WORK INSTRUCTIONS: Without the pictures, write out every entry that follows exactly.

★ ★ ★

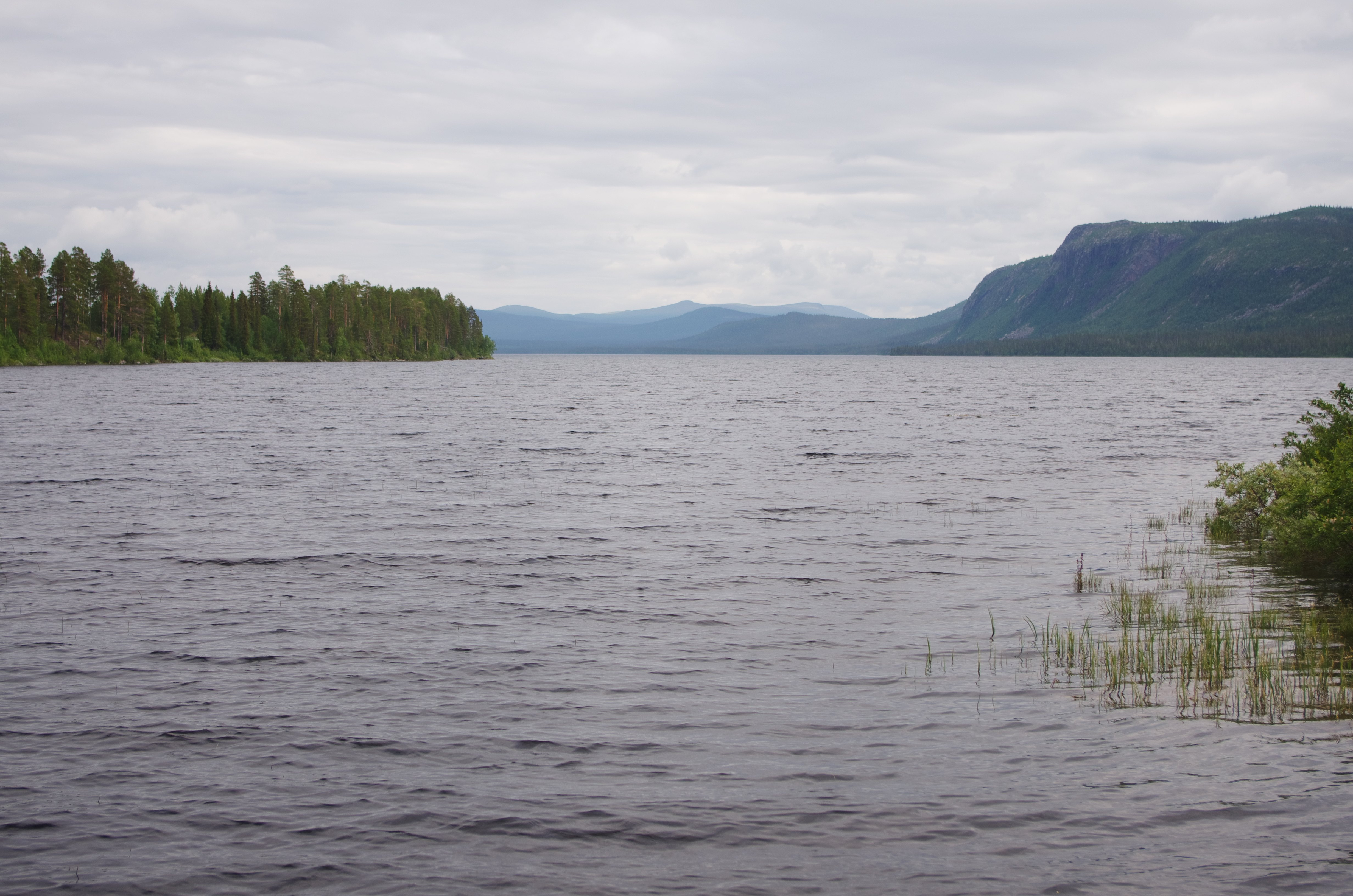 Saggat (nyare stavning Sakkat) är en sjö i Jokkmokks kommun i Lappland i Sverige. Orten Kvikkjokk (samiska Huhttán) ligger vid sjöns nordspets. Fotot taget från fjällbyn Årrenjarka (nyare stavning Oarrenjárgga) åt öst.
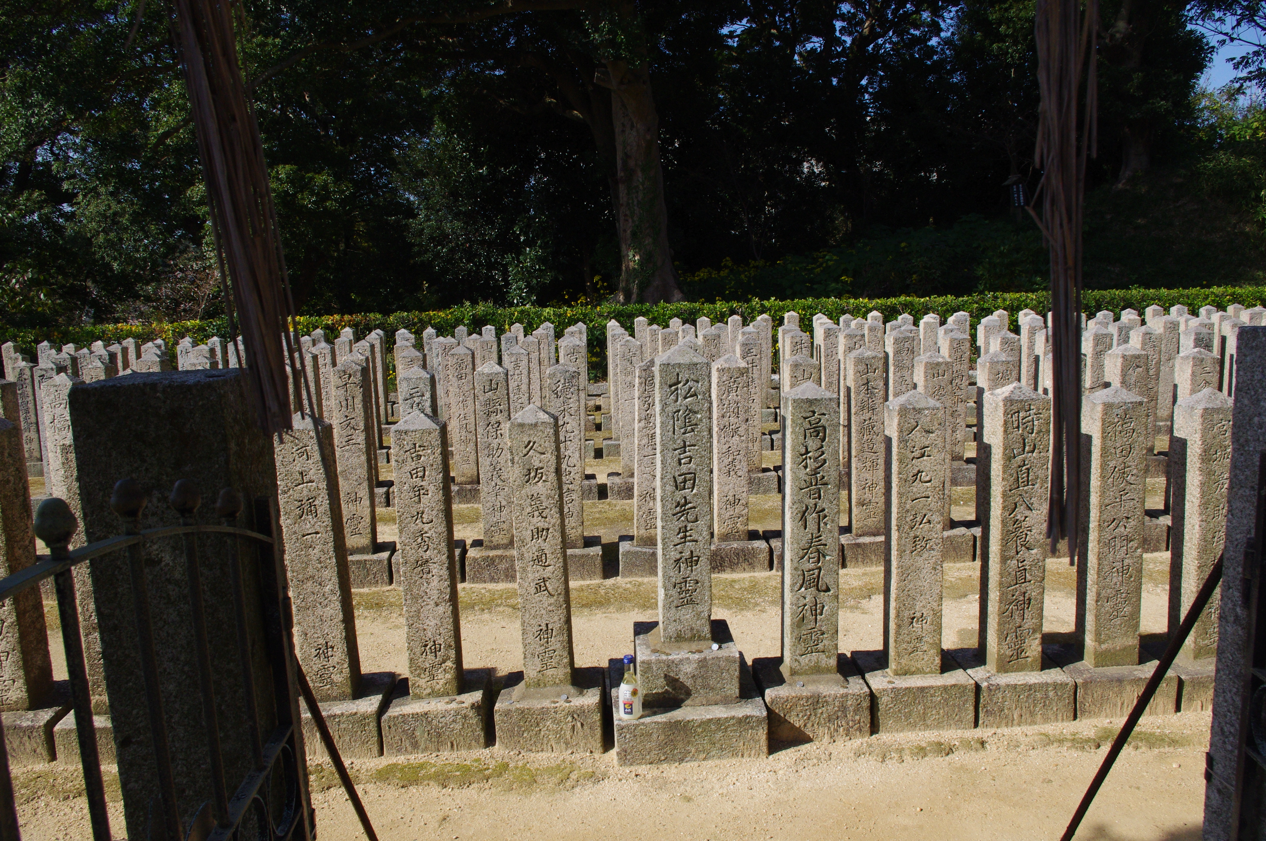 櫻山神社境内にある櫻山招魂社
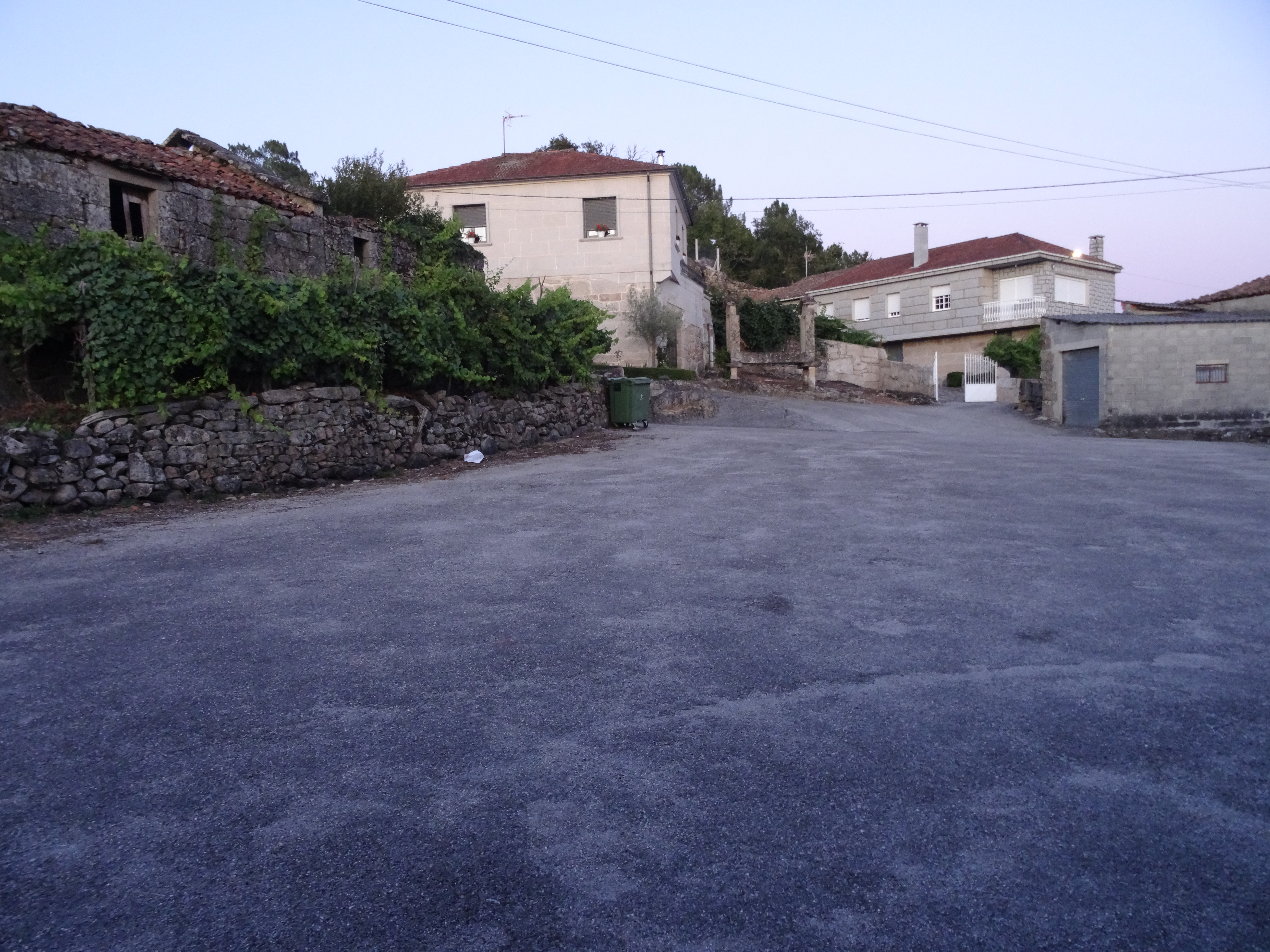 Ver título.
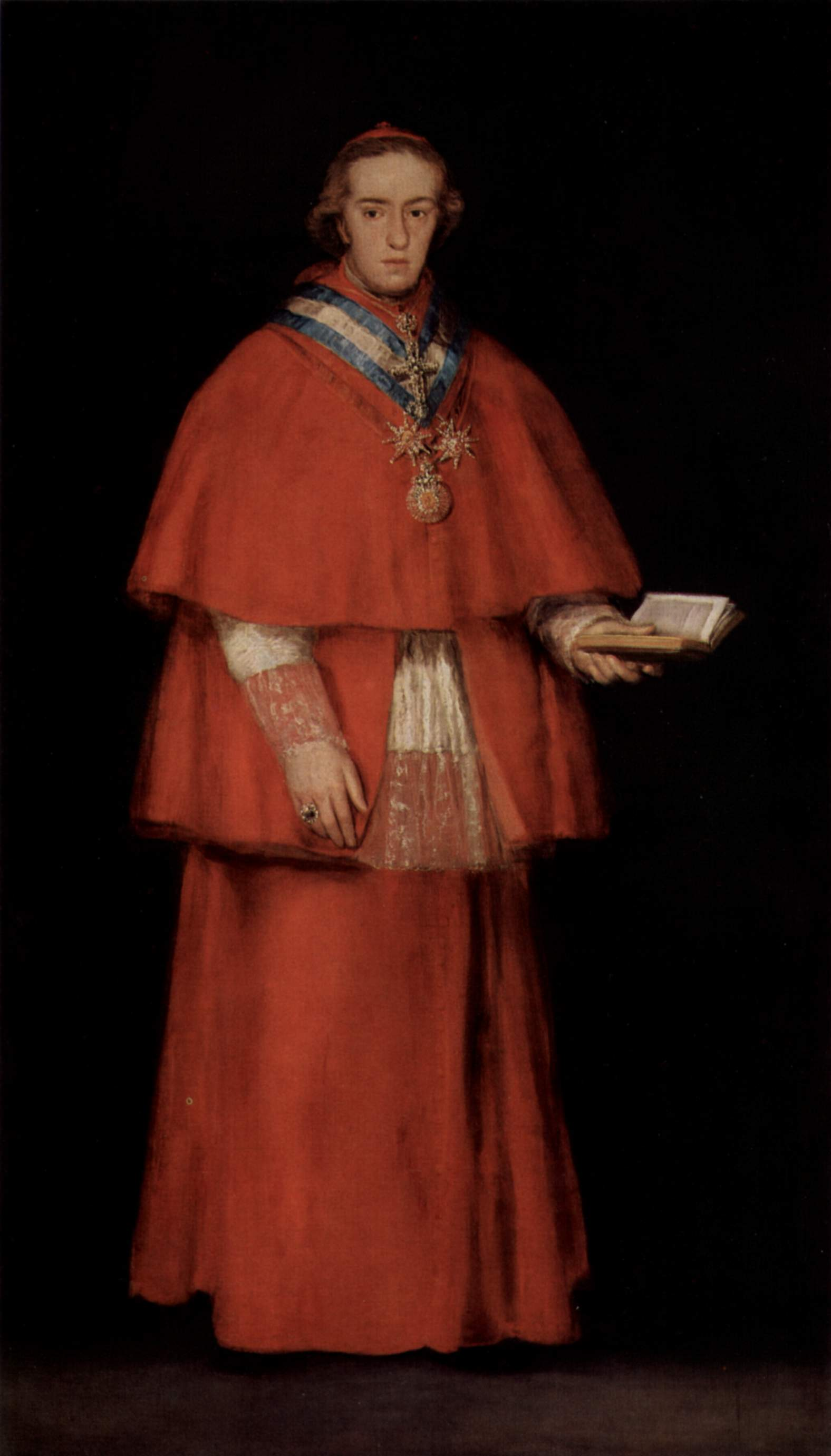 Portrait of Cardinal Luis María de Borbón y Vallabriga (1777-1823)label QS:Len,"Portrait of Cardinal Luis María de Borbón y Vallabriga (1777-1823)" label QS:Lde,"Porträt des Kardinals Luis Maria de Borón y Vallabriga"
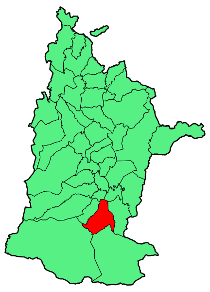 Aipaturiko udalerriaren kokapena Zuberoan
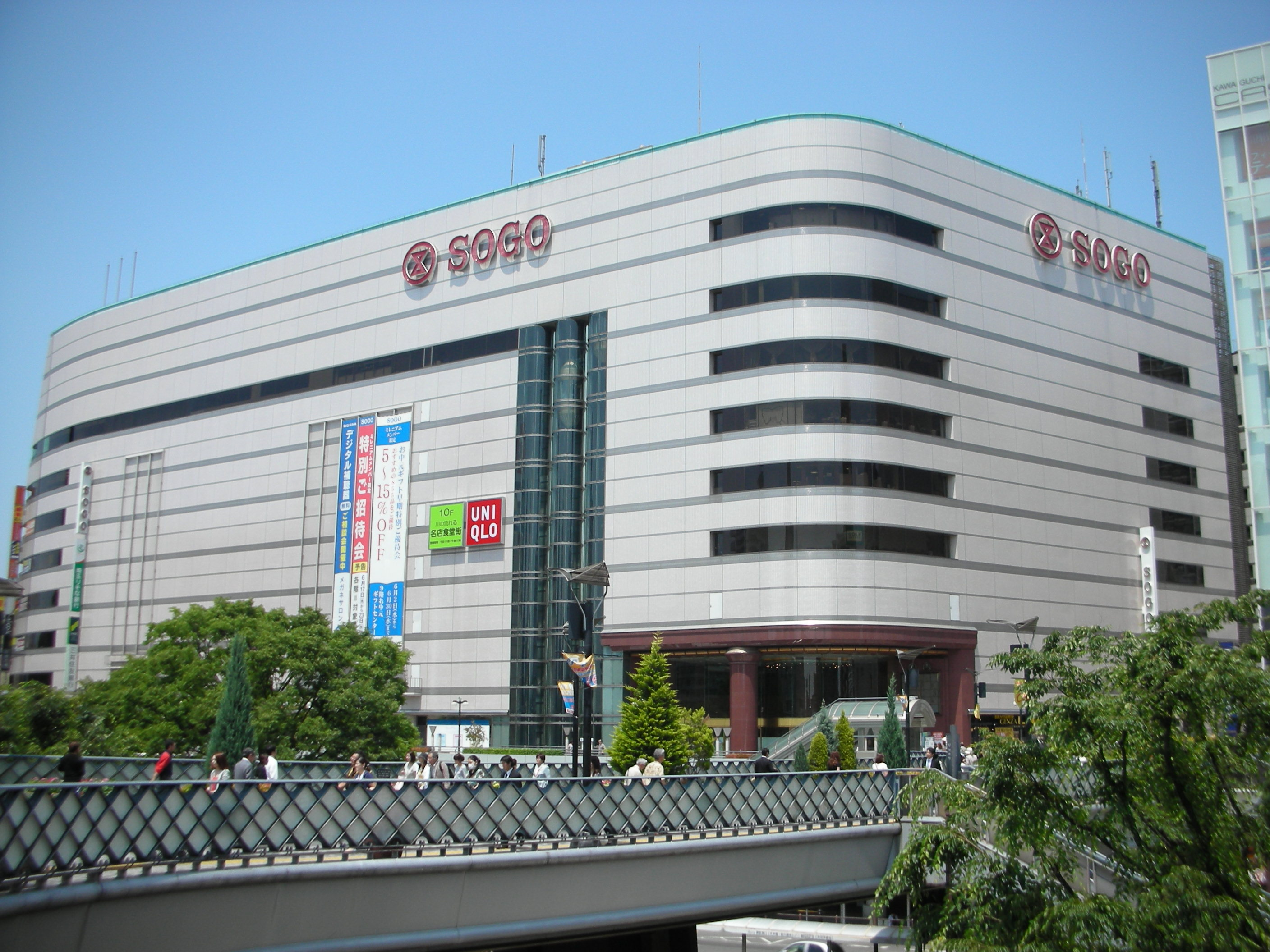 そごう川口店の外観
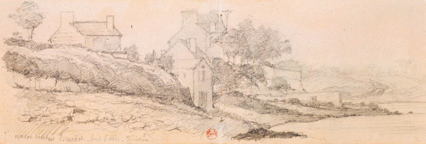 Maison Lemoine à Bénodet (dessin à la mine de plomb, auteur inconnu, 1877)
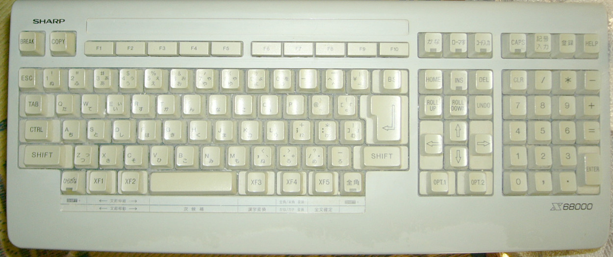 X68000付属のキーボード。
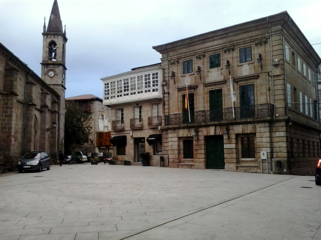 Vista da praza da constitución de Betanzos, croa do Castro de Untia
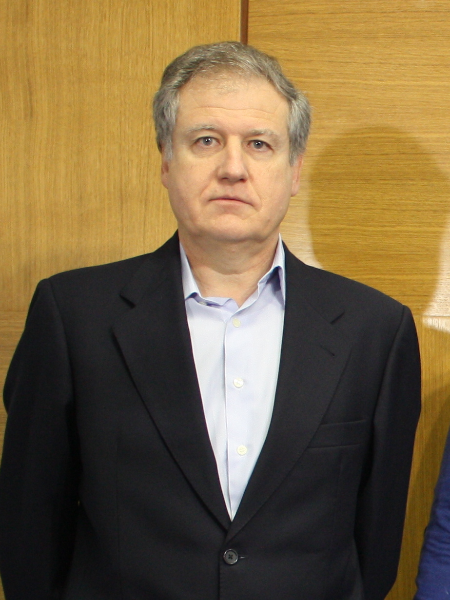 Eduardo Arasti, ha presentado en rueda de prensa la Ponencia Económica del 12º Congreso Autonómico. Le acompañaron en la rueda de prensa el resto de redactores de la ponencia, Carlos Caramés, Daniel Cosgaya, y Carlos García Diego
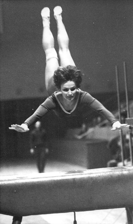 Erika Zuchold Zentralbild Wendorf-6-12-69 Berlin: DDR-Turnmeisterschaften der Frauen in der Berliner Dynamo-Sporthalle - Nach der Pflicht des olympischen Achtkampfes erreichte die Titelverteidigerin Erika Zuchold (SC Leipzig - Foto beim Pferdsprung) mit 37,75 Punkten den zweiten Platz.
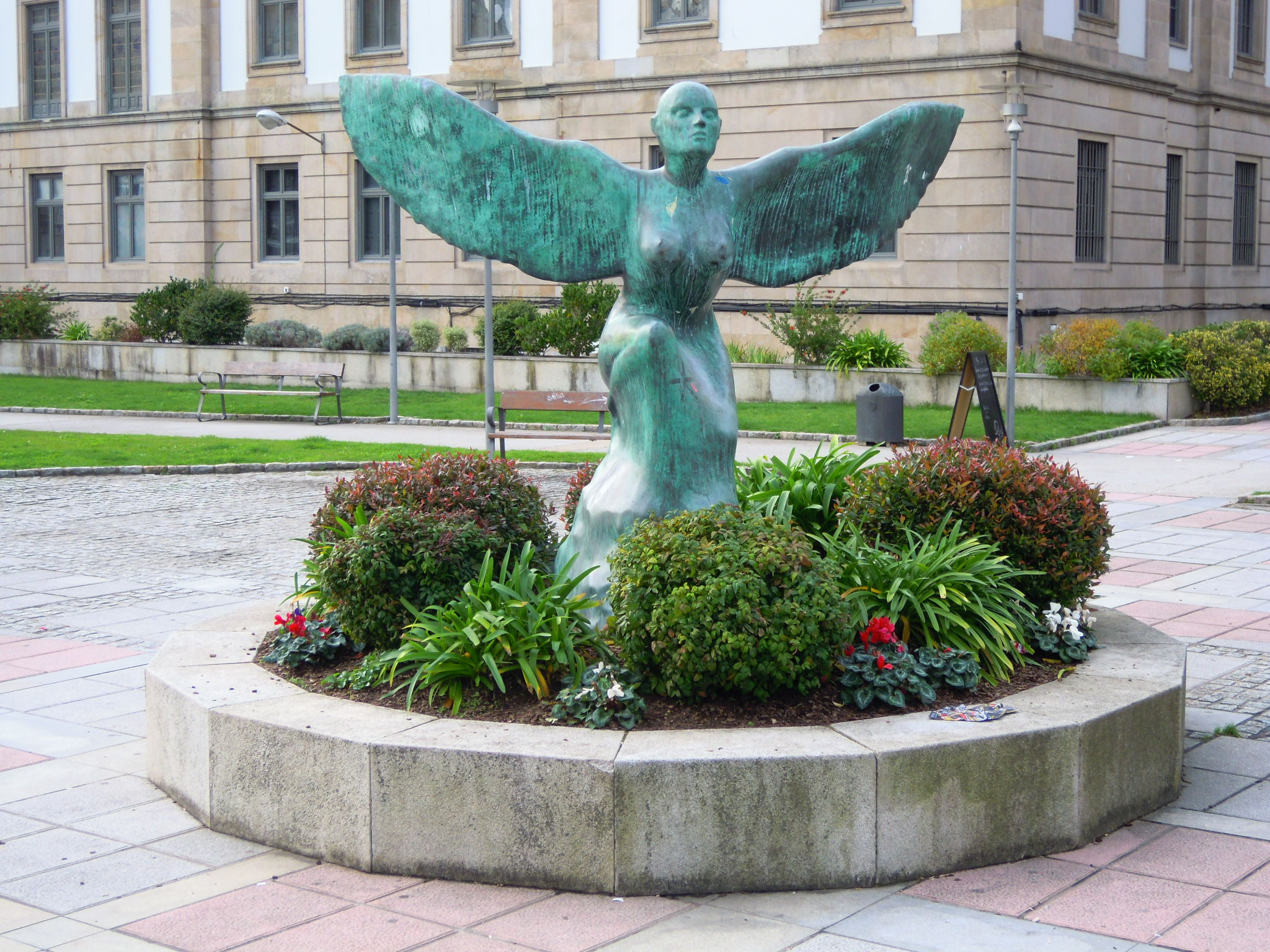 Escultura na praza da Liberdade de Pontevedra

★ ★ ★

ANSWER TO THIS TASK:
 Saggat (nyare stavning Sakkat) är en sjö i Jokkmokks kommun i Lappland i Sverige. Orten Kvikkjokk (samiska Huhttán) ligger vid sjöns nordspets. Fotot taget från fjällbyn Årrenjarka (nyare stavning Oarrenjárgga) åt öst.
 櫻山神社境内にある櫻山招魂社
 Ver título.
 Portrait of Cardinal Luis María de Borbón y Vallabriga (1777-1823)label QS:Len,"Portrait of Cardinal Luis María de Borbón y Vallabriga (1777-1823)" label QS:Lde,"Porträt des Kardinals Luis Maria de Borón y Vallabriga"
 Aipaturiko udalerriaren kokapena Zuberoan
 そごう川口店の外観
 Maison Lemoine à Bénodet (dessin à la mine de plomb, auteur inconnu, 1877)
 X68000付属のキーボード。
 Vista da praza da constitución de Betanzos, croa do Castro de Untia
 Eduardo Arasti, ha presentado en rueda de prensa la Ponencia Económica del 12º Congreso Autonómico. Le acompañaron en la rueda de prensa el resto de redactores de la ponencia, Carlos Caramés, Daniel Cosgaya, y Carlos García Diego
 Erika Zuchold Zentralbild Wendorf-6-12-69 Berlin: DDR-Turnmeisterschaften der Frauen in der Berliner Dynamo-Sporthalle - Nach der Pflicht des olympischen Achtkampfes erreichte die Titelverteidigerin Erika Zuchold (SC Leipzig - Foto beim Pferdsprung) mit 37,75 Punkten den zweiten Platz.
 Escultura na praza da Liberdade de Pontevedra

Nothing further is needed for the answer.